* **About this task**
A word-for-word copy of the data is what's wanted; pictures stay out of it.

* **Data for review**
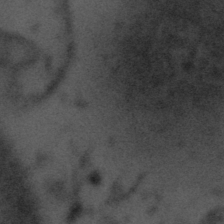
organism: Tuwongella immobilis
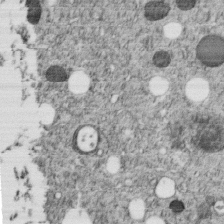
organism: C. elegans
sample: C. elegans embryo early stage
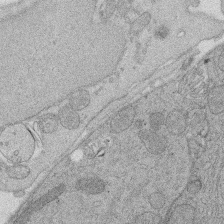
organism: Rat
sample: Salivary granule
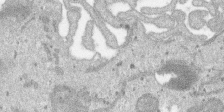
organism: Human
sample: Lung epithelial cells infected with SARS-CoV-2
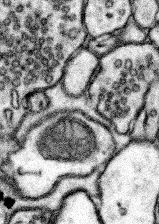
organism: Mouse
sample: Somatosensory cortex neuropil
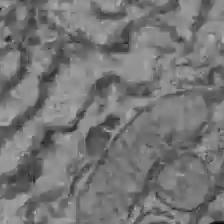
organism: C57BL Mouse
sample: Liver
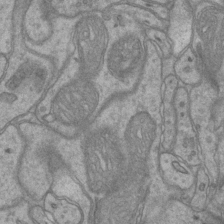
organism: Mouse
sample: CA1 Hippocampus
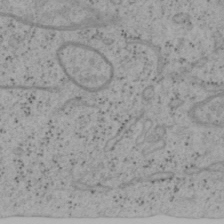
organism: Human
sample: HeLa cells
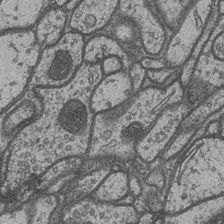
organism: Drosophila
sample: Optic medulla
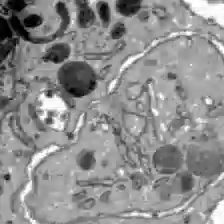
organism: C57BL Mouse
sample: Liver
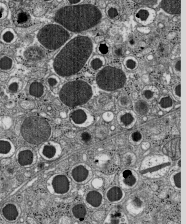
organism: C57BL Mouse
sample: Pancreatic islet
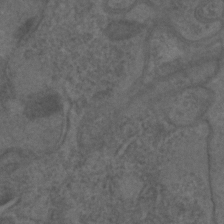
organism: C. elegans
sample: C. elegans embryo
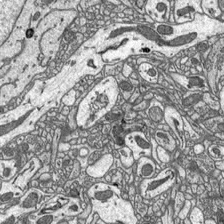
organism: C57BL Mouse
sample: Optic nerve head
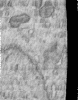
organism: Human
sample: Centriole in RPE cells
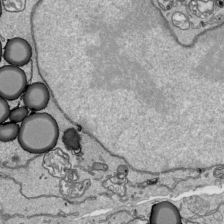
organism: Human
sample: Mitochondria in HCT116 cells
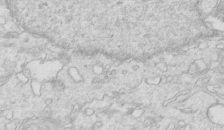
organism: Mouse
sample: Multiciliated cells
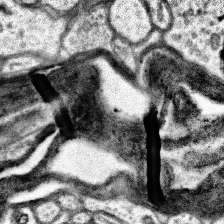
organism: Human
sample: Temporal Lobe
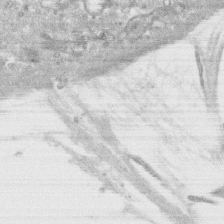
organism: Human
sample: CRL-1474
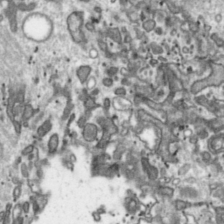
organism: Toxoplasma gondii
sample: Parasites in a vacuole inside a host cell
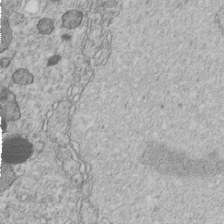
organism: C. elegans
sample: C. elegans embryo early stage
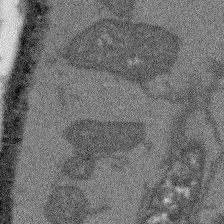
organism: Arabidopsis thaliana
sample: Root tip
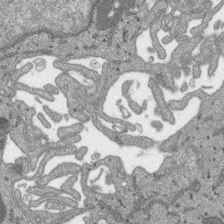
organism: Human
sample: Lung epithelial cells infected with SARS-CoV-2
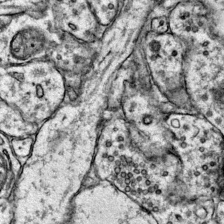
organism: Mouse
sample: Primary visual cortex
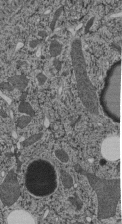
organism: C. elegans
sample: C. elegans pharynx
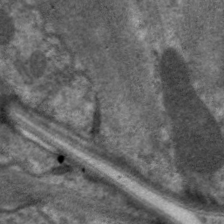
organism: C. elegans
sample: Pharynx
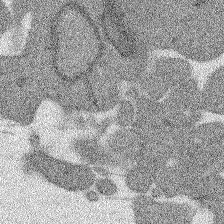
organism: Human
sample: HeLa cells
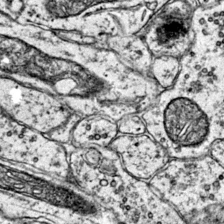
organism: Mouse
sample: Primary visual cortex
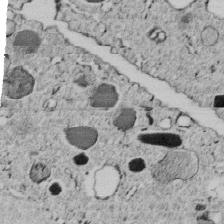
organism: C. elegans
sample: C. elegans embryo early stage
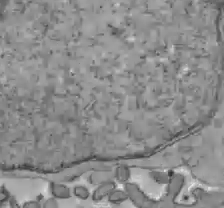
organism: C57BL Mouse
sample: Liver
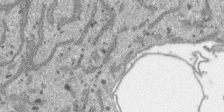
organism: Human
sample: Lung epithelial cells infected with SARS-CoV-2
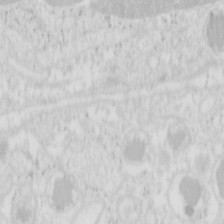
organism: Mouse
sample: Pancreas
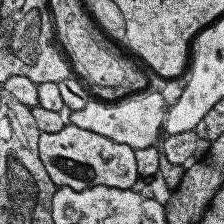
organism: Human
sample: Temporal Lobe
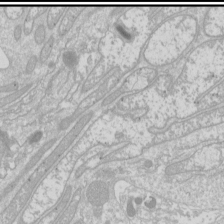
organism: Drosophila
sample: Cell division; meiosis; drosophila spermatocytes
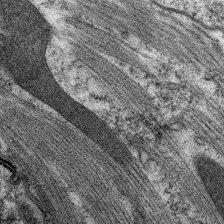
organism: C. elegans
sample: Pharynx

* **Result for this exercise**
organism: Tuwongella immobilis
organism: C. elegans
sample: C. elegans embryo early stage
organism: Rat
sample: Salivary granule
organism: Human
sample: Lung epithelial cells infected with SARS-CoV-2
organism: Mouse
sample: Somatosensory cortex neuropil
organism: C57BL Mouse
sample: Liver
organism: Mouse
sample: CA1 Hippocampus
organism: Human
sample: HeLa cells
organism: Drosophila
sample: Optic medulla
organism: C57BL Mouse
sample: Liver
organism: C57BL Mouse
sample: Pancreatic islet
organism: C. elegans
sample: C. elegans embryo
organism: C57BL Mouse
sample: Optic nerve head
organism: Human
sample: Centriole in RPE cells
organism: Human
sample: Mitochondria in HCT116 cells
organism: Mouse
sample: Multiciliated cells
organism: Human
sample: Temporal Lobe
organism: Human
sample: CRL-1474
organism: Toxoplasma gondii
sample: Parasites in a vacuole inside a host cell
organism: C. elegans
sample: C. elegans embryo early stage
organism: Arabidopsis thaliana
sample: Root tip
organism: Human
sample: Lung epithelial cells infected with SARS-CoV-2
organism: Mouse
sample: Primary visual cortex
organism: C. elegans
sample: C. elegans pharynx
organism: C. elegans
sample: Pharynx
organism: Human
sample: HeLa cells
organism: Mouse
sample: Primary visual cortex
organism: C. elegans
sample: C. elegans embryo early stage
organism: C57BL Mouse
sample: Liver
organism: Human
sample: Lung epithelial cells infected with SARS-CoV-2
organism: Mouse
sample: Pancreas
organism: Human
sample: Temporal Lobe
organism: Drosophila
sample: Cell division; meiosis; drosophila spermatocytes
organism: C. elegans
sample: Pharynx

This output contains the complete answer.